En el podio figura el director madrileño Guillermo García Calvo (1978), sorprendente inquilino de la Ópera de Viena, en la que ha dirigido diversas óperas, entre ellas La flauta mágica de Mozart. Es un adicto a la música de Wagner, de quien ha hecho ya en Oviedo las dos primeras óperas de la Tetralogía. Su afición a los pentagramas del alemán le viene de antiguo: se graduó en la Universidad vienesa con una tesis sobre Parsifal. Excelente actuación la suya en el reestreno de Curro Vargas de Ruperto Chapí en el Teatro de la Zarzuela.
Por todo ello y por lo que ya le hemos visto, no hay duda de que este joven maestro, delgado, enteco, elástico, de amplio y seguro gesto que bate en todas las direcciones con brazos ágiles y móviles, que marca y subdivide con eficacia, que está atento a todo, que sabe embarcar y perfilar, que mantiene un tempo-ritmo férreo, puede extraer mucho partido a una partitura tan compleja y enjundiosa como es la citada sinfonía, estrenada el 5 de septiembre de 1857. Composición verdaderamente singular en la que brilla el arte lisztiano, basado fundamentalmente en la variación continua, en lo que podríamos denominar transformación temática, lo que deja en segundo plano el arte de la confrontación de distintos motivos.
El título completo de la obra es Una sinfonía de Fausto en tres estudios de carácter (según Goethe): Fausto, Gretchen y Mefistófeles. Liszt juega constantemente con pequeños sujetos, células breves. No trataba el músico de recrear al detalle la historia del literato alemán. Lo que persiguió fue realizar una serie de apuntes en torno a los caracteres de los tres personajes.
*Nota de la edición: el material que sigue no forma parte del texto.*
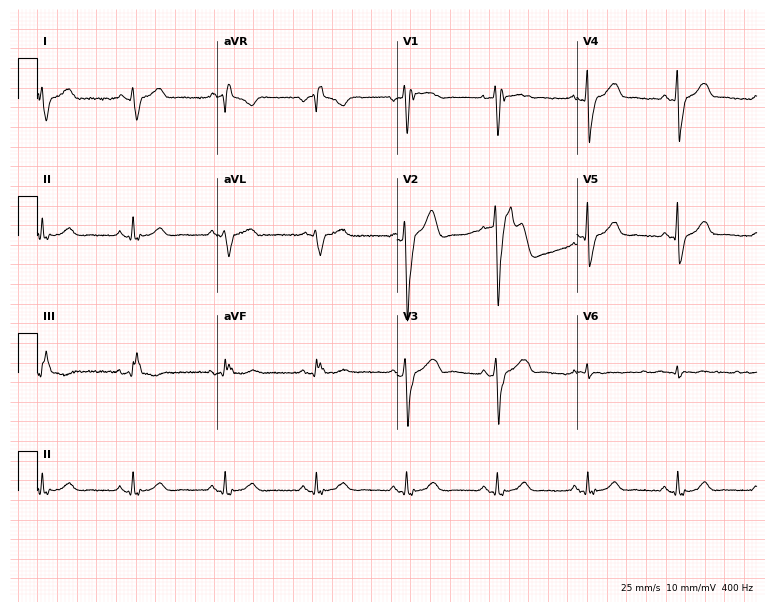
12-lead ECG from a male, 47 years old. Shows right bundle branch block.

Lo que prevalece, lo que subyace bajo la música es una idea poética o filosófica que se constituye en motivo expresivo, que favorece la ansiada libertad formal.
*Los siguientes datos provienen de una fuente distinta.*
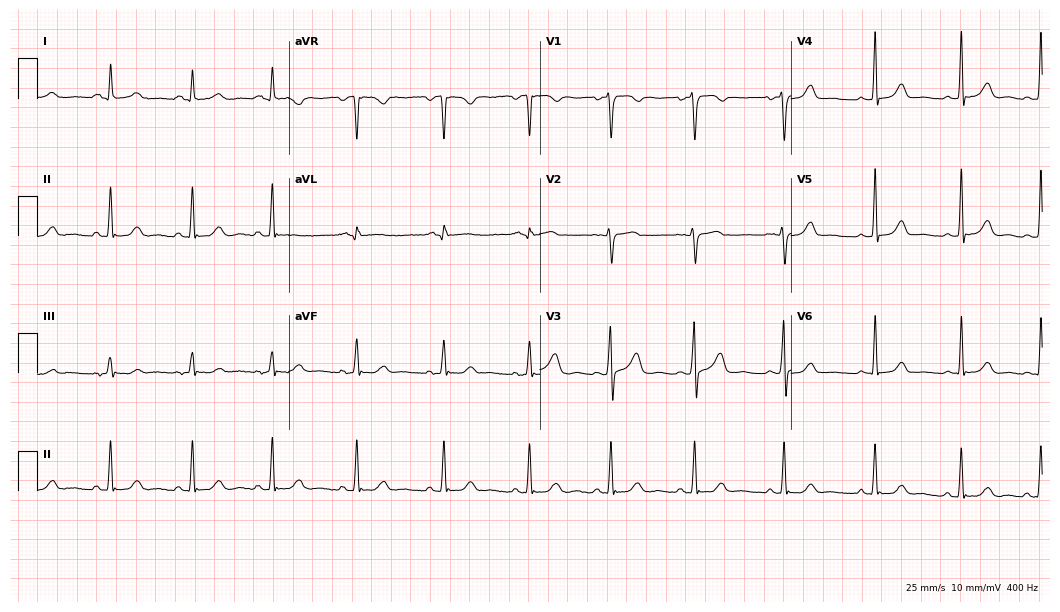
Standard 12-lead ECG recorded from a 27-year-old woman. Read as a normal ECG.
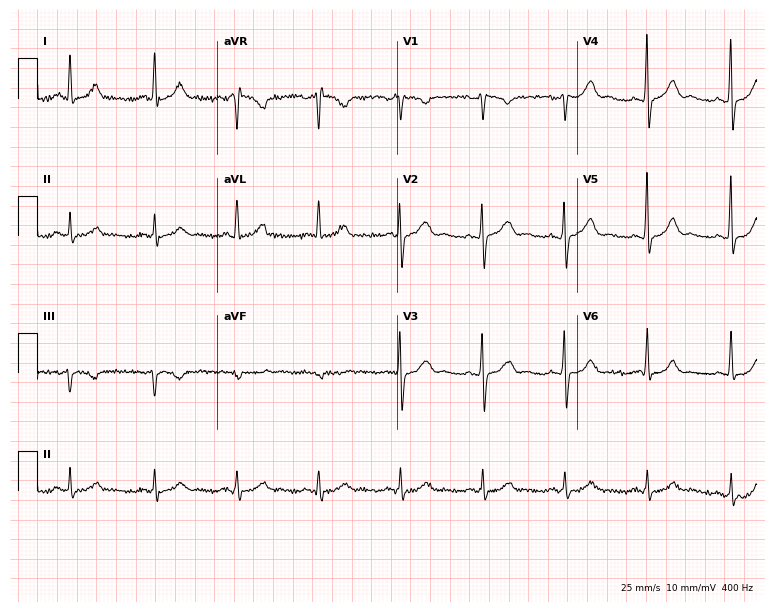
ECG (7.3-second recording at 400 Hz) — a male, 56 years old. Screened for six findings — first-degree AV block, right bundle branch block, left bundle branch block, sinus bradycardia, atrial fibrillation, sinus tachycardia — none is recorded. Only these six findings were labelled.

La iridiscencia de esos pentagramas, tan impetuosos como líricos, mesuradamente descriptivos, está en conexión con el trabajo que décadas más tarde practicaría en algunas de sus creaciones Schreker, amigo de la extrema sensualidad de la materia, tan propia de la cultura morbosa del expresionismo, del exultante espíritu del Jugendstil, tan paralelo, por un lado, a la pintura negra de un Egon Schiele y, por otro, a la más decorativa y elegante de un Gustav Klimt.
El empleo de un intenso cromatismo, dentro de un planteamiento básicamente tonal, y el uso de escalas de tonos enteros y de agregaciones politonales, en cercanía a ciertos procedimientos straussianos, acaba por definir el espectro de la sinuosa y sugerente música del autor. Rasgos apreciables ya en la obertura que se interpreta.